**Work item**
All lines below starting at the one that holds "Torre de las" and ending at the one that holds "Belgique - Bruxelles" should be printed exactly, ends included. Pictures should not be printed, nor anything else.

**Data supplied**
::::::::::

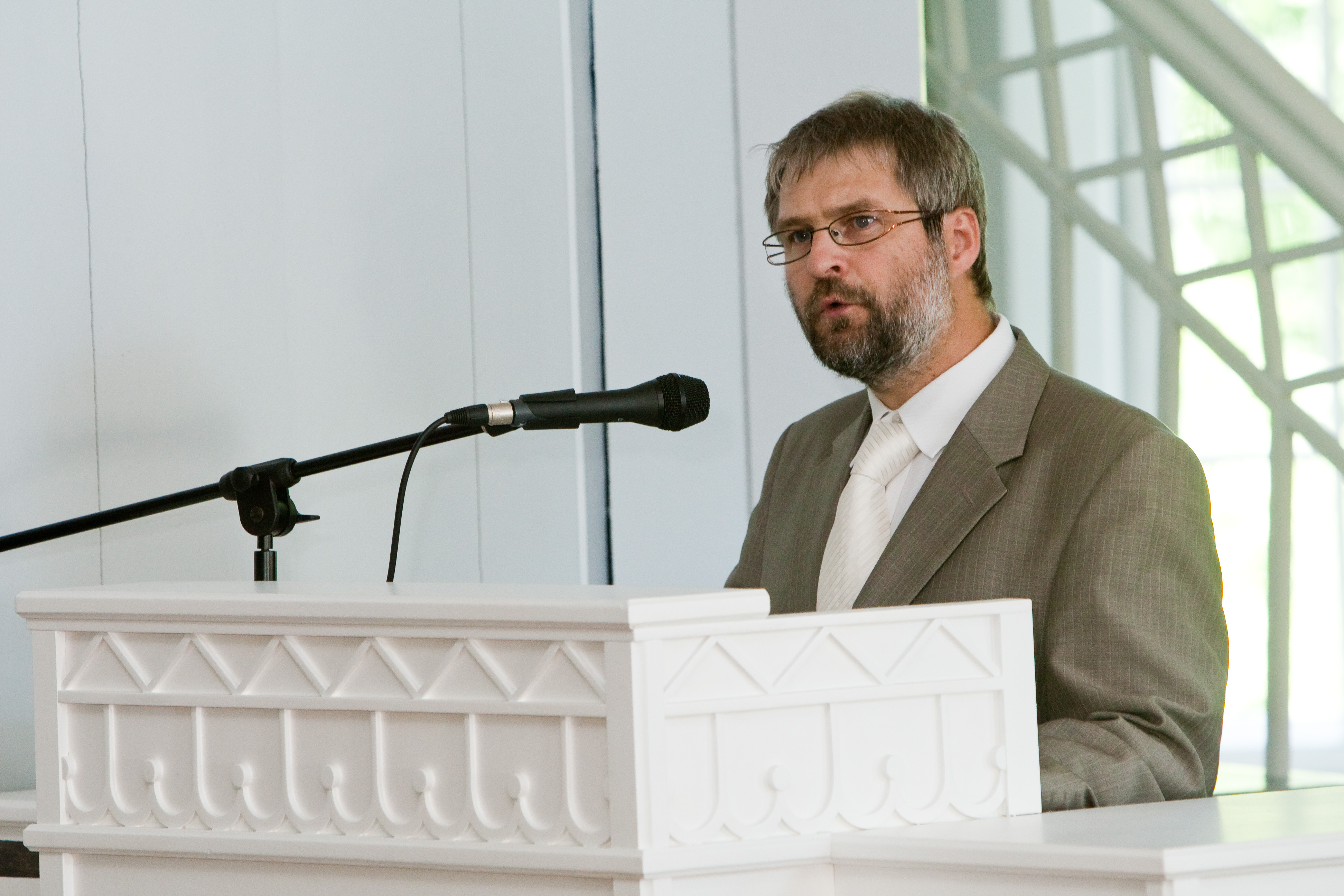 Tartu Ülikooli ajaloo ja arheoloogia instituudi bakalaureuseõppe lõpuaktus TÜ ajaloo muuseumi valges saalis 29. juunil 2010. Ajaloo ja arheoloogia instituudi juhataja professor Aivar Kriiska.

::::::::::

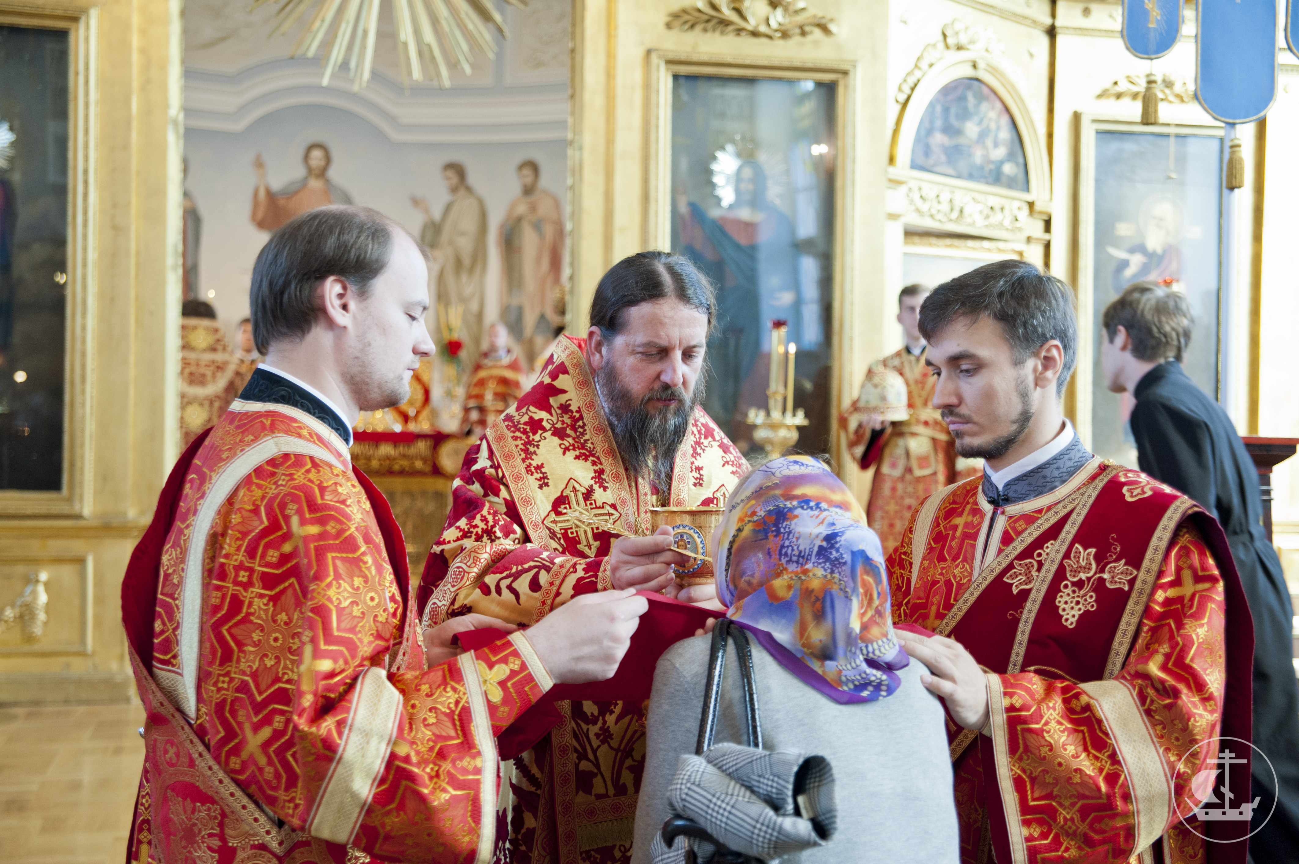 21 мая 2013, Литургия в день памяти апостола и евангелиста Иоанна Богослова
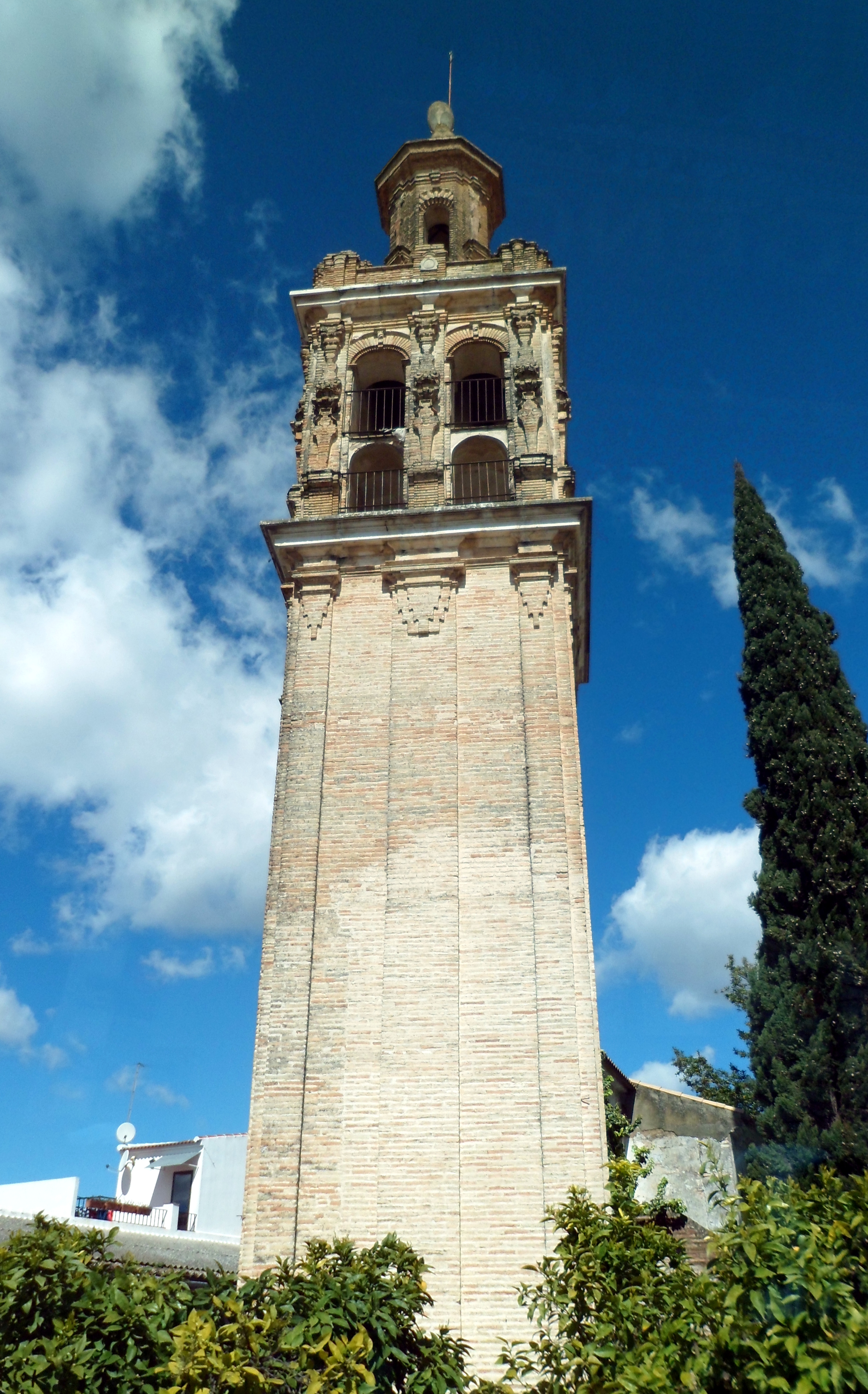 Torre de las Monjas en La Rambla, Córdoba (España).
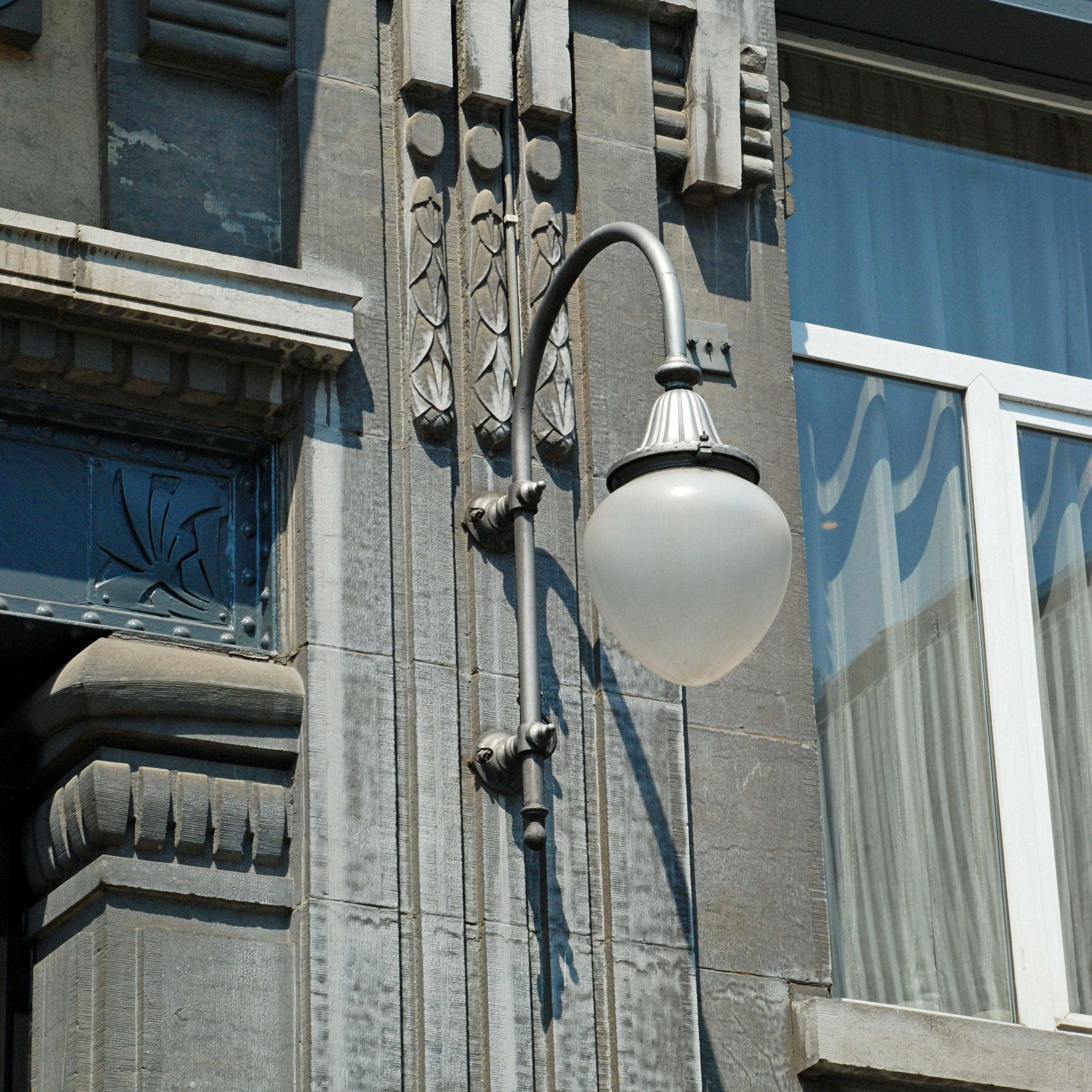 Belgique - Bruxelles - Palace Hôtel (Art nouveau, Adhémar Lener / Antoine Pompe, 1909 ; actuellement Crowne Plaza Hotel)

::::::::::

**Answer to this exercise**
 Torre de las Monjas en La Rambla, Córdoba (España).
 Belgique - Bruxelles - Palace Hôtel (Art nouveau, Adhémar Lener / Antoine Pompe, 1909 ; actuellement Crowne Plaza Hotel)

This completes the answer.